*Instructions for the task*: Leave out the pictures and print the rest of the entries exactly as they stand.

Excerpts from a dataset
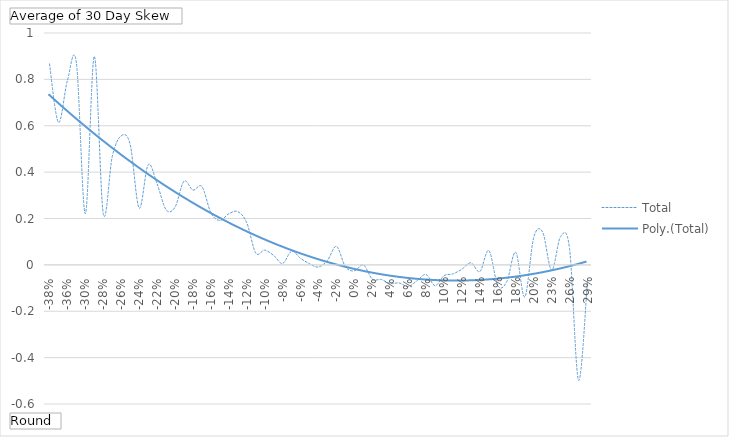
| Category | Total |
|---|---|
| -38% | 0.867 |
| -37% | 0.614 |
| -36% | 0.795 |
| -34% | 0.872 |
| -30% | 0.221 |
| -29% | 0.899 |
| -28% | 0.22 |
| -27% | 0.467 |
| -26% | 0.556 |
| -25% | 0.519 |
| -24% | 0.245 |
| -23% | 0.432 |
| -22% | 0.35 |
| -21% | 0.237 |
| -20% | 0.249 |
| -19% | 0.361 |
| -18% | 0.322 |
| -17% | 0.338 |
| -16% | 0.225 |
| -15% | 0.192 |
| -14% | 0.22 |
| -13% | 0.23 |
| -12% | 0.182 |
| -11% | 0.051 |
| -10% | 0.063 |
| -9% | 0.041 |
| -8% | 0.006 |
| -7% | 0.059 |
| -6% | 0.028 |
| -5% | 0.005 |
| -4% | -0.009 |
| -3% | 0.019 |
| -2% | 0.08 |
| -1% | -0.008 |
| 0% | -0.026 |
| 1% | 0 |
| 2% | -0.062 |
| 3% | -0.063 |
| 4% | -0.081 |
| 5% | -0.078 |
| 6% | -0.094 |
| 7% | -0.068 |
| 8% | -0.042 |
| 9% | -0.09 |
| 10% | -0.047 |
| 11% | -0.039 |
| 12% | -0.019 |
| 13% | 0.009 |
| 14% | -0.029 |
| 15% | 0.062 |
| 16% | -0.09 |
| 17% | -0.072 |
| 18% | 0.054 |
| 19% | -0.138 |
| 20% | 0.118 |
| 22% | 0.141 |
| 23% | -0.023 |
| 24% | 0.122 |
| 26% | 0.068 |
| 27% | -0.498 |
| 29% | -0.068 |
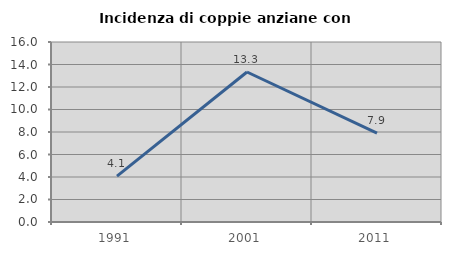
| Category | Incidenza di coppie anziane con figli |
|---|---|
| 1991.0 | 4.082 |
| 2001.0 | 13.333 |
| 2011.0 | 7.895 |
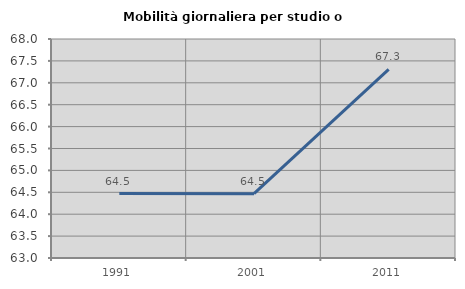
| Category | Mobilità giornaliera per studio o lavoro |
|---|---|
| 1991.0 | 64.47 |
| 2001.0 | 64.468 |
| 2011.0 | 67.306 |
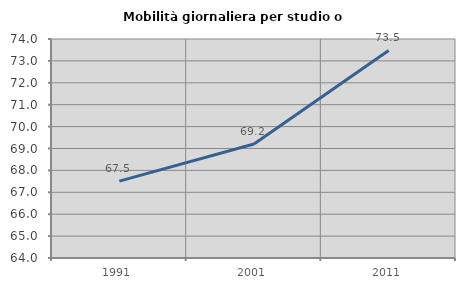
| Category | Mobilità giornaliera per studio o lavoro |
|---|---|
| 1991.0 | 67.508 |
| 2001.0 | 69.207 |
| 2011.0 | 73.478 |
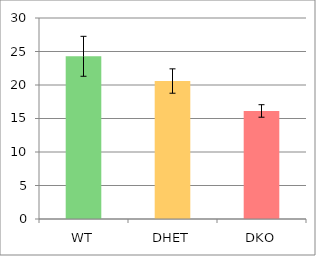
| Category | Series 0 |
|---|---|
| WT | 24.284 |
| DHET | 20.59 |
| DKO | 16.126 |
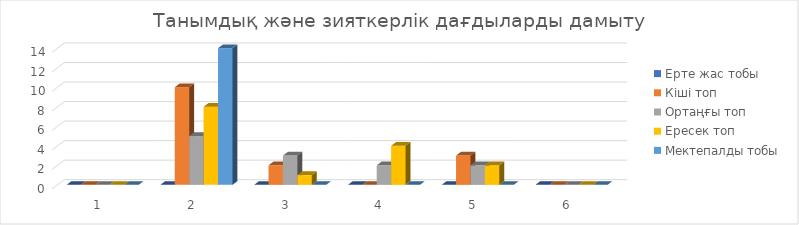
| Category | Ерте жас тобы  | Кіші топ | Ортаңғы топ | Ересек топ | Мектепалды тобы |
|---|---|---|---|---|---|
| 0 | 0 | 0 | 0 | 0 | 0 |
| 1 | 0 | 10 | 5 | 8 | 14 |
| 2 | 0 | 2 | 3 | 1 | 0 |
| 3 | 0 | 0 | 2 | 4 | 0 |
| 4 | 0 | 3 | 2 | 2 | 0 |
| 5 | 0 | 0 | 0 | 0 | 0 |

*The completed task*:
| Category | Total |
|---|---|
| -38% | 0.867 |
| -37% | 0.614 |
| -36% | 0.795 |
| -34% | 0.872 |
| -30% | 0.221 |
| -29% | 0.899 |
| -28% | 0.22 |
| -27% | 0.467 |
| -26% | 0.556 |
| -25% | 0.519 |
| -24% | 0.245 |
| -23% | 0.432 |
| -22% | 0.35 |
| -21% | 0.237 |
| -20% | 0.249 |
| -19% | 0.361 |
| -18% | 0.322 |
| -17% | 0.338 |
| -16% | 0.225 |
| -15% | 0.192 |
| -14% | 0.22 |
| -13% | 0.23 |
| -12% | 0.182 |
| -11% | 0.051 |
| -10% | 0.063 |
| -9% | 0.041 |
| -8% | 0.006 |
| -7% | 0.059 |
| -6% | 0.028 |
| -5% | 0.005 |
| -4% | -0.009 |
| -3% | 0.019 |
| -2% | 0.08 |
| -1% | -0.008 |
| 0% | -0.026 |
| 1% | 0 |
| 2% | -0.062 |
| 3% | -0.063 |
| 4% | -0.081 |
| 5% | -0.078 |
| 6% | -0.094 |
| 7% | -0.068 |
| 8% | -0.042 |
| 9% | -0.09 |
| 10% | -0.047 |
| 11% | -0.039 |
| 12% | -0.019 |
| 13% | 0.009 |
| 14% | -0.029 |
| 15% | 0.062 |
| 16% | -0.09 |
| 17% | -0.072 |
| 18% | 0.054 |
| 19% | -0.138 |
| 20% | 0.118 |
| 22% | 0.141 |
| 23% | -0.023 |
| 24% | 0.122 |
| 26% | 0.068 |
| 27% | -0.498 |
| 29% | -0.068 |
| Category | Incidenza di coppie anziane con figli |
|---|---|
| 1991.0 | 4.082 |
| 2001.0 | 13.333 |
| 2011.0 | 7.895 |
| Category | Mobilità giornaliera per studio o lavoro |
|---|---|
| 1991.0 | 64.47 |
| 2001.0 | 64.468 |
| 2011.0 | 67.306 |
| Category | Mobilità giornaliera per studio o lavoro |
|---|---|
| 1991.0 | 67.508 |
| 2001.0 | 69.207 |
| 2011.0 | 73.478 |
| Category | Series 0 |
|---|---|
| WT | 24.284 |
| DHET | 20.59 |
| DKO | 16.126 |
| Category | Ерте жас тобы  | Кіші топ | Ортаңғы топ | Ересек топ | Мектепалды тобы |
|---|---|---|---|---|---|
| 0 | 0 | 0 | 0 | 0 | 0 |
| 1 | 0 | 10 | 5 | 8 | 14 |
| 2 | 0 | 2 | 3 | 1 | 0 |
| 3 | 0 | 0 | 2 | 4 | 0 |
| 4 | 0 | 3 | 2 | 2 | 0 |
| 5 | 0 | 0 | 0 | 0 | 0 |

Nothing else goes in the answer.